A FlavorThat Transcends Borders
This Bean and Vegetable Stew brings me such joy, with each ingredient playing an essential role in creating a beautiful medley of Nigerian flavors. The recipe manages to capture the spirit of African cuisine, with its robust use of vegetables and spices, while making use of ingredients familiar to American households, such as black-eyed peas and bell peppers.
Learning from the Masters
In designing this recipe, I drew inspiration from the famous Nigerian Chef Tunde Wey. His exploration of West African foods and flavors gave me the confidence to try out this recipe. Therefore, if you fall in love with this dish as much as I did, make sure to explore more of Chef Tunde’s work.
The warm and satisfying nature of this stew also brings to mind deliciously hearty dishes from my Rocky Mountain heritage. It pairs wonderfully with a slice of crusty bread or a helping of lightly dressed fresh greens, making it a fantastic centerpiece for a cozy dinner, regardless of the season or occasion.
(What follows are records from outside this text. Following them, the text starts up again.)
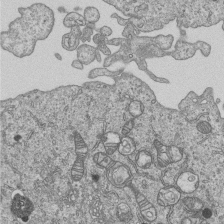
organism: Human
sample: MDA-MB-231 cells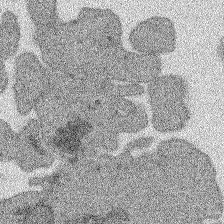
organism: Human
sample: HeLa cells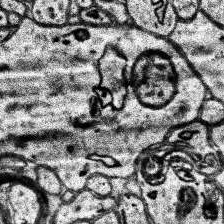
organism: Human
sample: Temporal Lobe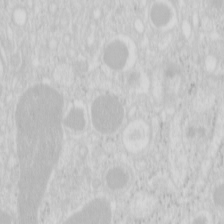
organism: Mouse
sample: Pancreas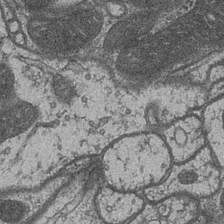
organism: Drosophila
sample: Optic medulla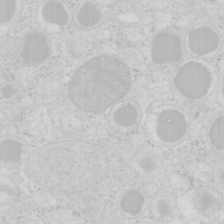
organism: Mouse
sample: Pancreas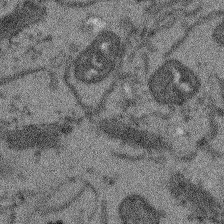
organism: Arabidopsis thaliana
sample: Root tip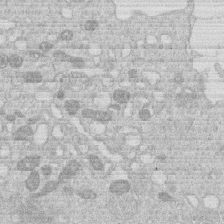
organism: Human
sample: Macrophage cells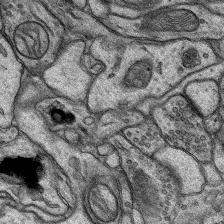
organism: Rat
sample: Hippocampus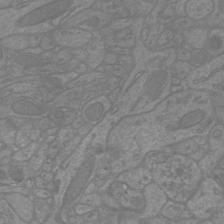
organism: Mouse
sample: Cortical neurons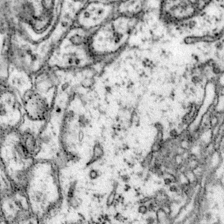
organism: Mouse
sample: Primary visual cortex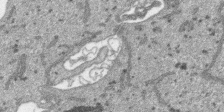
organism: Human
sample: Lung epithelial cells infected with SARS-CoV-2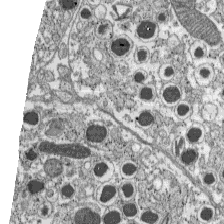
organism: C57BL Mouse
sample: Pancreatic islet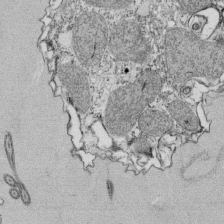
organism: Tetrahymena
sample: Cilia in tetrahymena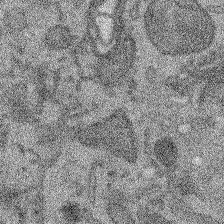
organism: Human
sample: HeLa cells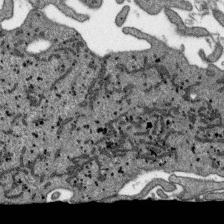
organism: Human
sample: Lung epithelial cells, uninfected (mock) control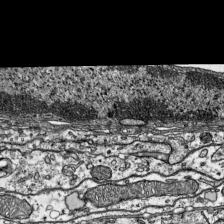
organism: Mouse
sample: Visual Cortex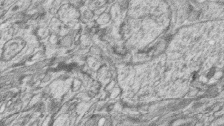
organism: Zebrafish
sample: synaptic ribbons in rod cells and cone cells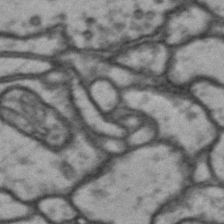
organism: Drosophila
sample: Brain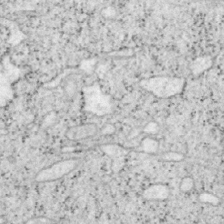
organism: Mouse
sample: OT-I killer T cells with ID8 ovarian cancer cells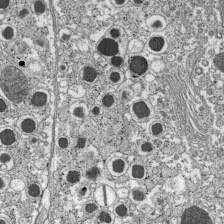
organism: C57BL Mouse
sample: Pancreatic islet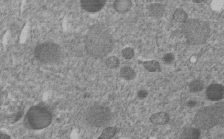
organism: C. elegans
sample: C. elegans embryo early stage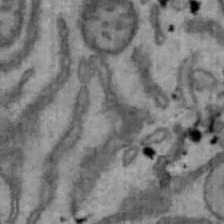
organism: Mouse
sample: Liver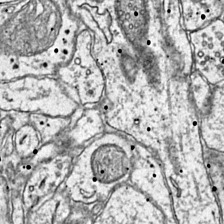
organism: Mouse
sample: Primary visual cortex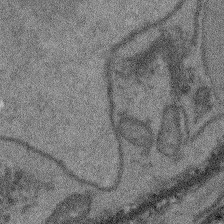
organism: Arabidopsis thaliana
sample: Root tip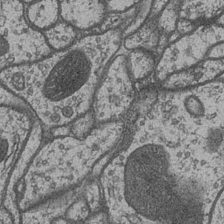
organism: Drosophila
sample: Optic medulla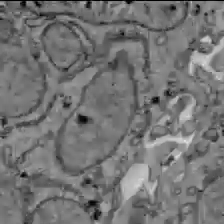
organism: C57BL Mouse
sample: Liver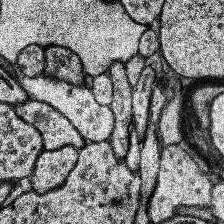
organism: Human
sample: Temporal Lobe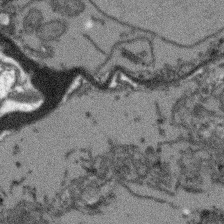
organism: Arabidopsis thaliana
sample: Root tip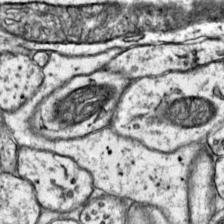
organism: Mouse
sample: Primary visual cortex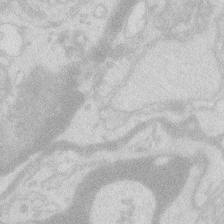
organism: Zebrafish
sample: Macrophage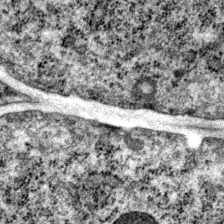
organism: P. pacificus
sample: Pharynx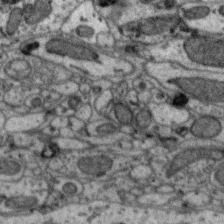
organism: Zebra finch
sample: Brain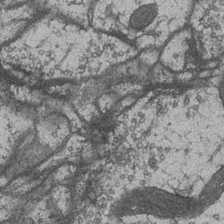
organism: Drosophila
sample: Optic medulla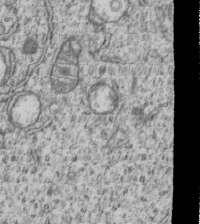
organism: Human
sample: MDA-MB-231 cells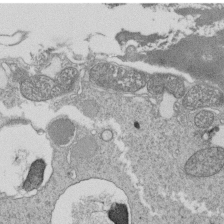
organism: Tetrahymena
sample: Cilia in tetrahymena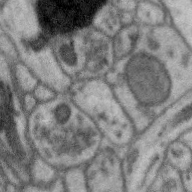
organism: Zebra finch
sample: Brain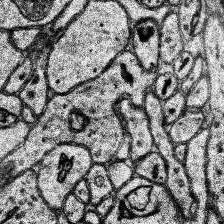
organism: Human
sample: Temporal Lobe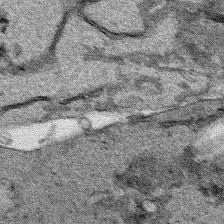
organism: Human
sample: Mitochondria in HCT116 cells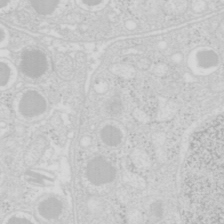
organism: Mouse
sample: Pancreas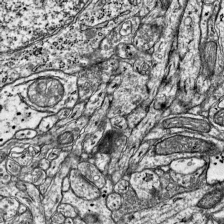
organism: Mouse
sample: Visual Cortex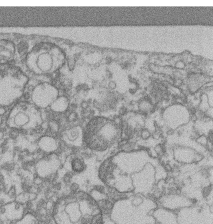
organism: Mouse
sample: T cell stromal cell synapse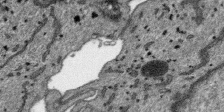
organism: Human
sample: Lung epithelial cells, uninfected (mock) control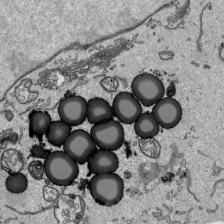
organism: Human
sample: Mitochondria in HCT116 cells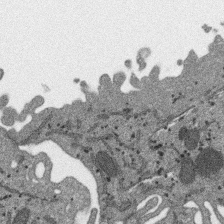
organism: Human
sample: Lung epithelial cells infected with SARS-CoV-2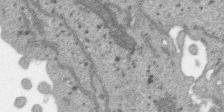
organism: Human
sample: Lung epithelial cells infected with SARS-CoV-2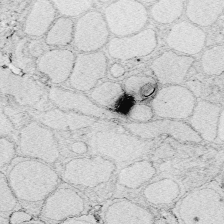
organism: Zebrafish
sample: Whole-Brain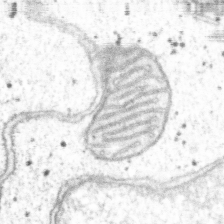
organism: Human
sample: HeLa cells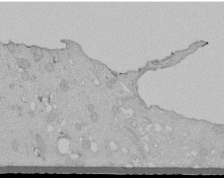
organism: Human
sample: Melanocyte Keratinocyte synapse skin construct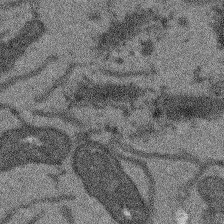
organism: Arabidopsis thaliana
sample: Root tip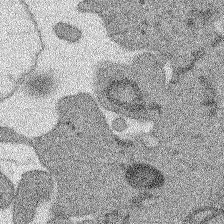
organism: Human
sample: HeLa cells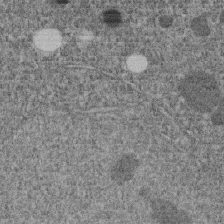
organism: C. elegans
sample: C. elegans embryo early stage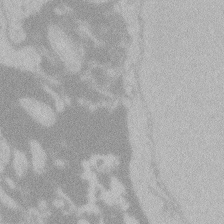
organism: Zebrafish
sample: Macrophage infected with Toxoplasma gondii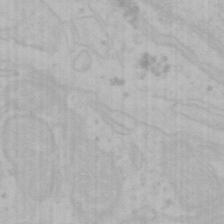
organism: Mouse
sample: Choroid plexus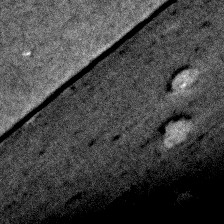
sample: Trachea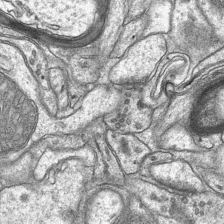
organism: Mouse
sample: CA1 Hippocampus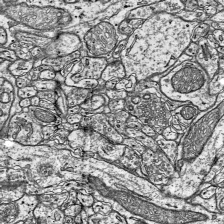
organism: Mouse
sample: Visual Cortex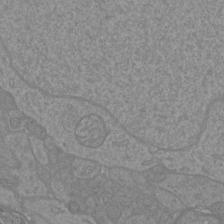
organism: Mouse
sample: Cortical neurons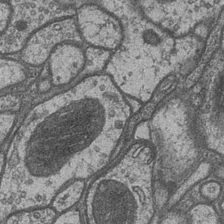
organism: Drosophila
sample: Optic medulla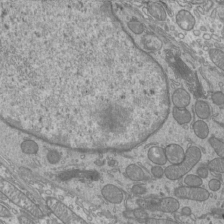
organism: Mouse
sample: Cilia; mouse epididymis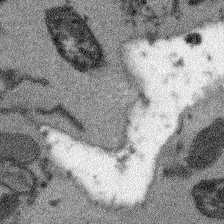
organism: Arabidopsis thaliana
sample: Root tip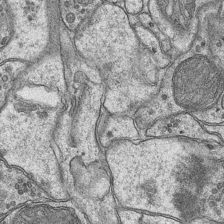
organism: Mouse
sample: CA1 Hippocampus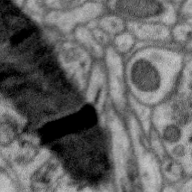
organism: Zebra finch
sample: Brain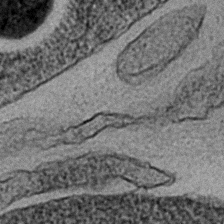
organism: C. elegans
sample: C. elegans embryo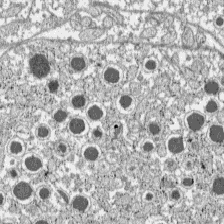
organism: C57BL Mouse
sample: Pancreatic islet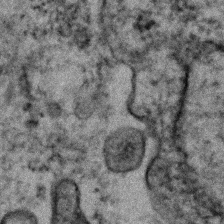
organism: Human
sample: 1205lu cells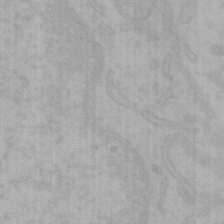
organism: Mouse
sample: Choroid plexus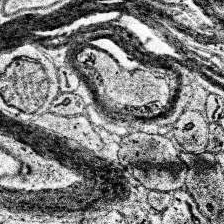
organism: Human
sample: Temporal Lobe

Whether you’re exploring Nigerian cuisine for the first time, or you’re a seasoned lover of African flavors, this Bean and Vegetable Stew is sure to win your heart. Embrace the venture into the unknown, enjoy the process, and most importantly, savor every bite. Happy cooking!
What You’ll Need
- 2 cups of black-eyed peas (soaked overnight)
- 4 cups of water
- 1 large red bell pepper
- 1 large green bell pepper
- 2 large onions
- 3 garlic cloves, minced
- 1 tablespoon of fresh ginger, minced
- 6 medium tomatoes
- 2 cups of spinach, chopped
- 1 cup of carrots, diced
- 2 cups of vegetable broth
- 1 teaspoon of turmeric
- 1/2 teaspoon of crushed red pepper
- 1 teaspoon of cumin
- Salt to taste
- Pepper to taste
- 2 tablespoons of vegetable oil
- 1/4 cup of fresh chopped cilantro or parsley for garnish
Method
Step One
Start by soaking the black-eyed peas overnight. Drain the peas and rinse them before using.
Step Two
In a large stockpot, bring 4 cups of water to a boil. Add the drained peas to the pot, reduce the heat to medium-low, and let them simmer for about 40 minutes until they’re soft but not mushy.
Step Three
While the peas are cooking, prep your vegetables. Dice the bell peppers, onions, and carrots, mince the garlic and ginger, and chop the tomatoes and spinach. Set them aside until needed.
Step Four
Once the peas are cooked, drain them and set aside. In the same pot, heat the vegetable oil over medium heat. Add the diced onions, bell peppers, carrots, minced garlic, and ginger. Stir frequently and cook until the vegetables are soft, this should take about 10 minutes.
Step Five
Add the chopped tomatoes to the pot and stir well. Cook for another 5-10 minutes until the tomatoes start to break down and form a sauce.
Step Six
Add the cooked peas back into the pot, followed by the chopped spinach. Stir well to combine everything.
Step Seven
Pour in the vegetable broth and add the turmeric, crushed red pepper, cumin, salt, and pepper. Stir well. Cover the pot and let the stew simmer for about 20 minutes so that the flavors have time to blend together.
Step Eight
Once the stew is done cooking, taste and adjust the seasonings as needed. Spoon the stew into bowls and garnish with freshly chopped cilantro or parsley. Serve hot and enjoy!